START Given data
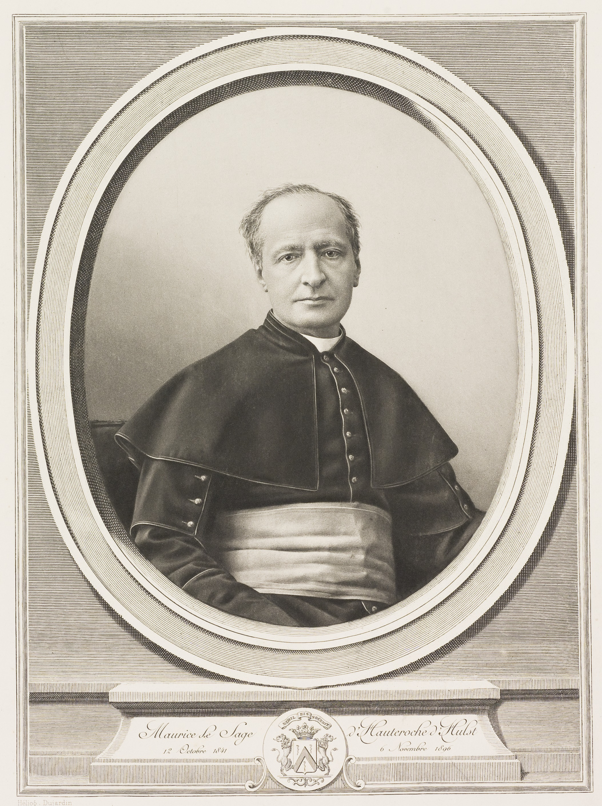 Maurice Le Sage d'Hauteroche d'Hulst (1841-1896)
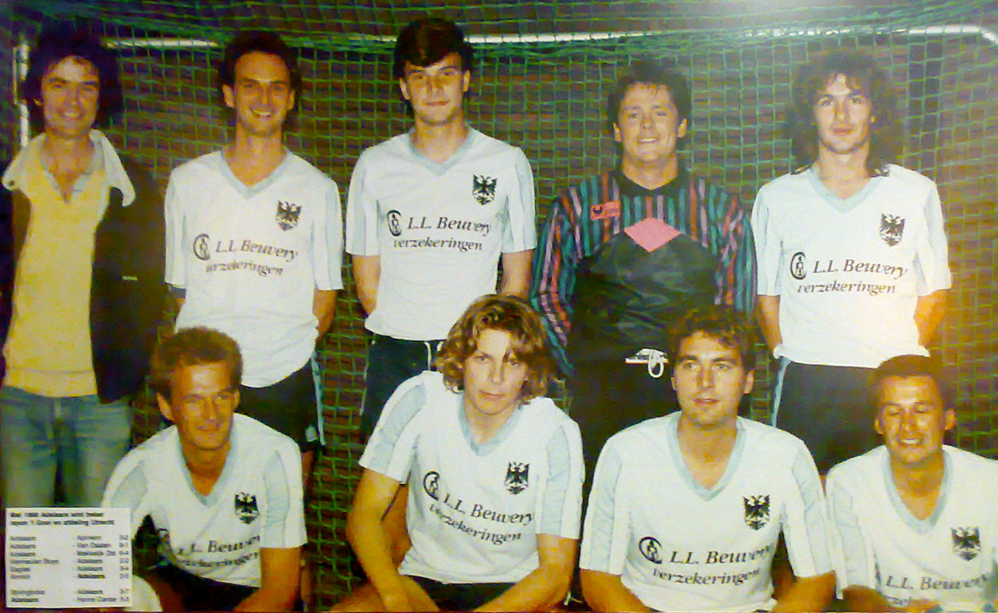 ZVV Adelaars in 1990 met tweede van linksonder Youri Mulder
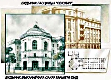 Здания в Минске, построенные по проекту архитектора Александра Воинова. Фрагмент конверта Белпочты 2007 года. Художник Микола Рыжий.
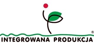 Integrated Pest Management - Poland
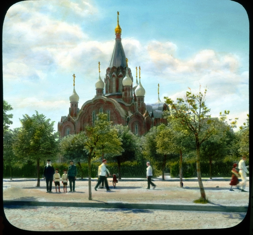 Москва. Храм Воскресения Христова в Сокольниках
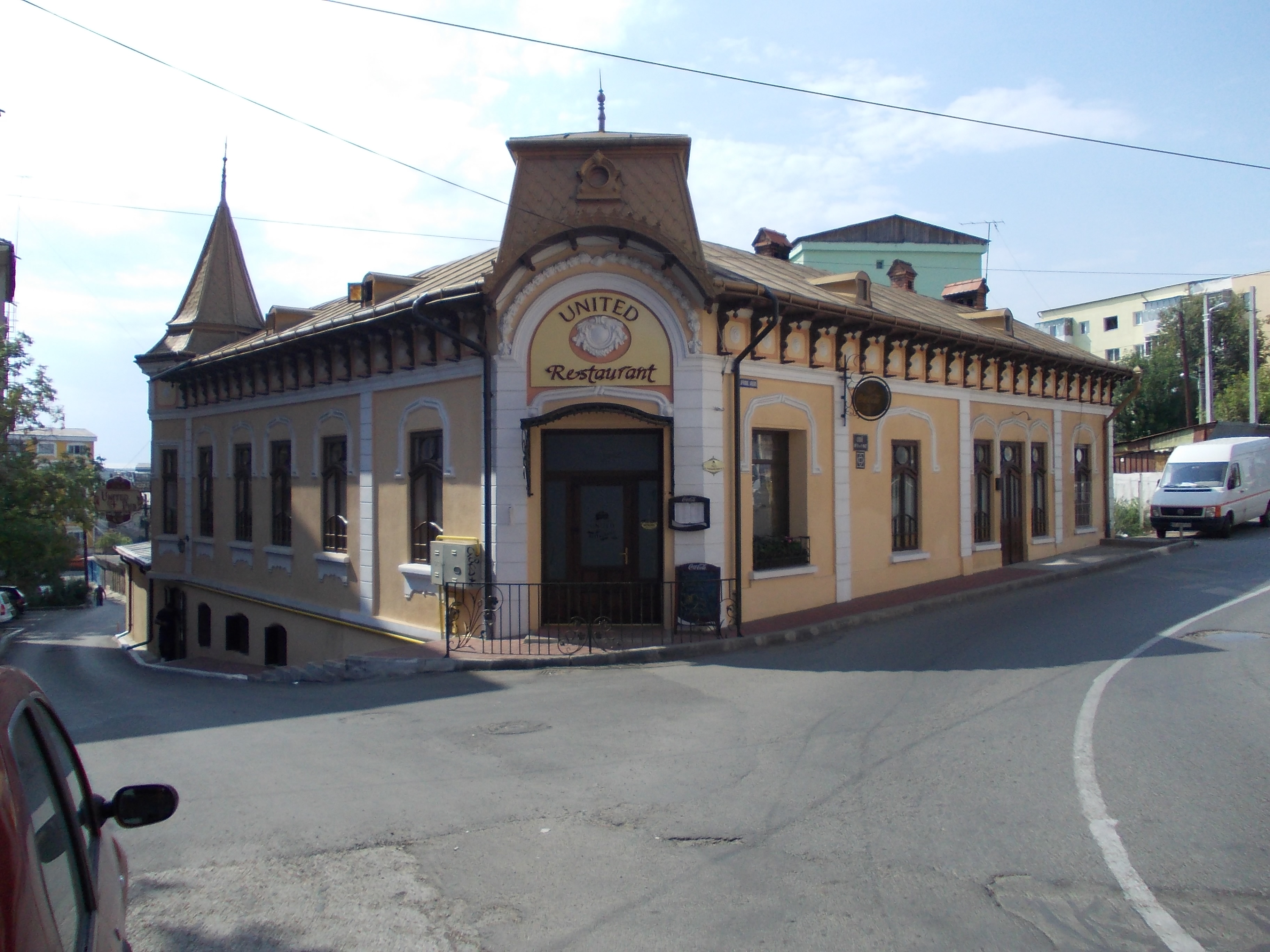 Casă în Roman, Neamţ
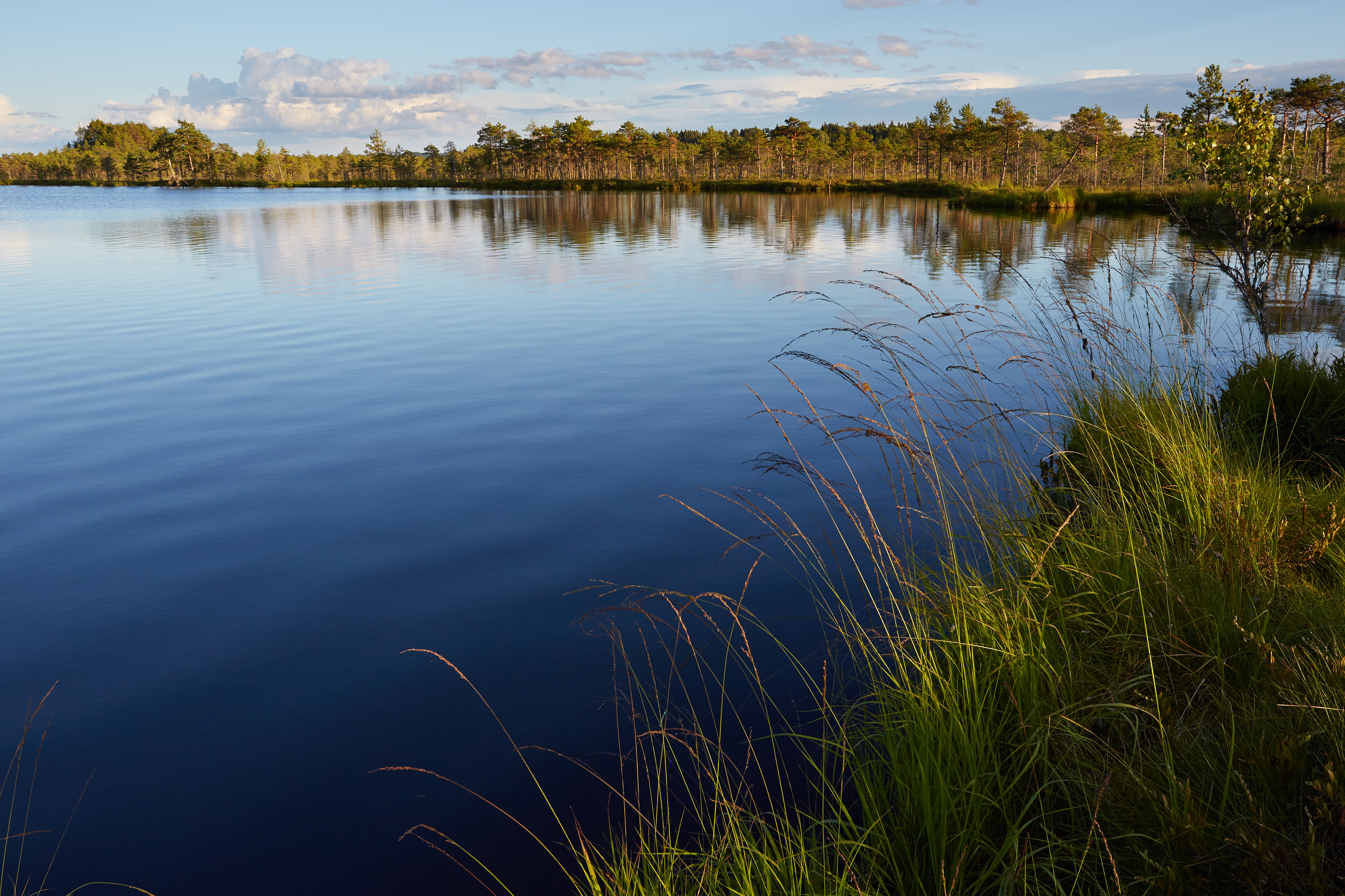 Mustjärv Luhasoo maastikukaitsealal
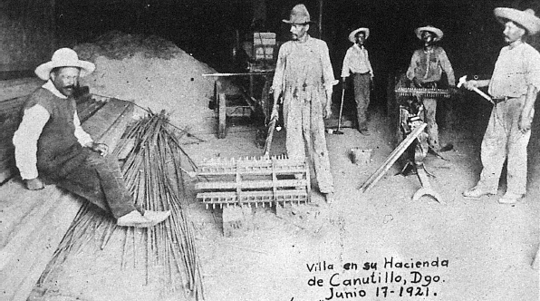 Pancho Villa Canutillóban
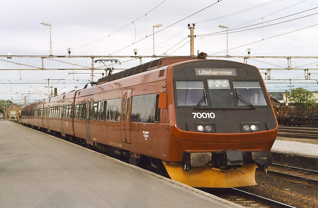 Der Triebzug Typ 70.010 der NSB, aufgenommen im Juni 2001 in Hamar. Durch S.Hinni (eigenes Bild)
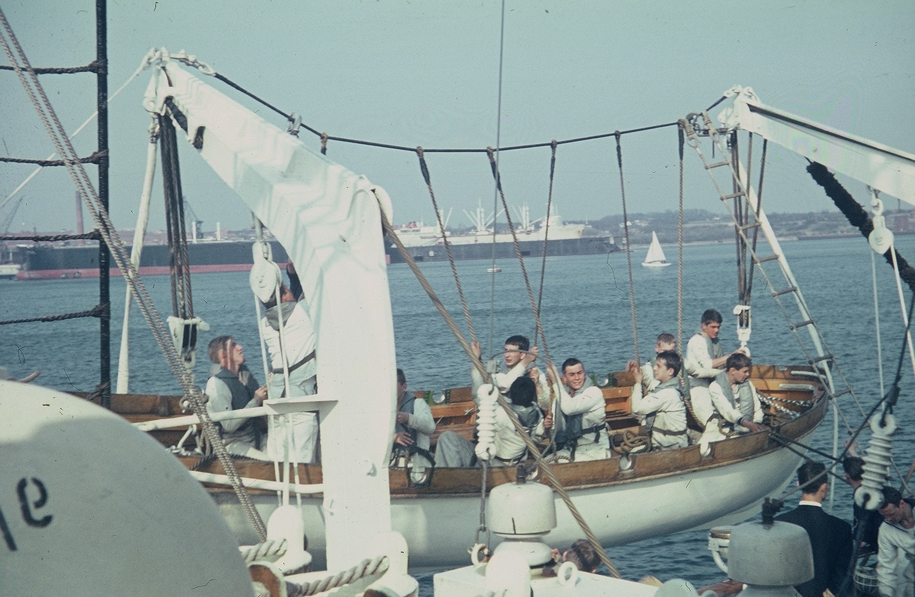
END Given data
Your objective >> Do not include pictures. Copy only the lines running from the line with "ZVV Adelaars in" through the last line of the records, exactly as they appear.

Solution >>
 ZVV Adelaars in 1990 met tweede van linksonder Youri Mulder
 Здания в Минске, построенные по проекту архитектора Александра Воинова. Фрагмент конверта Белпочты 2007 года. Художник Микола Рыжий.
 Integrated Pest Management - Poland
 Москва. Храм Воскресения Христова в Сокольниках
 Casă în Roman, Neamţ
 Mustjärv Luhasoo maastikukaitsealal
 Pancho Villa Canutillóban
 Der Triebzug Typ 70.010 der NSB, aufgenommen im Juni 2001 in Hamar. Durch S.Hinni (eigenes Bild)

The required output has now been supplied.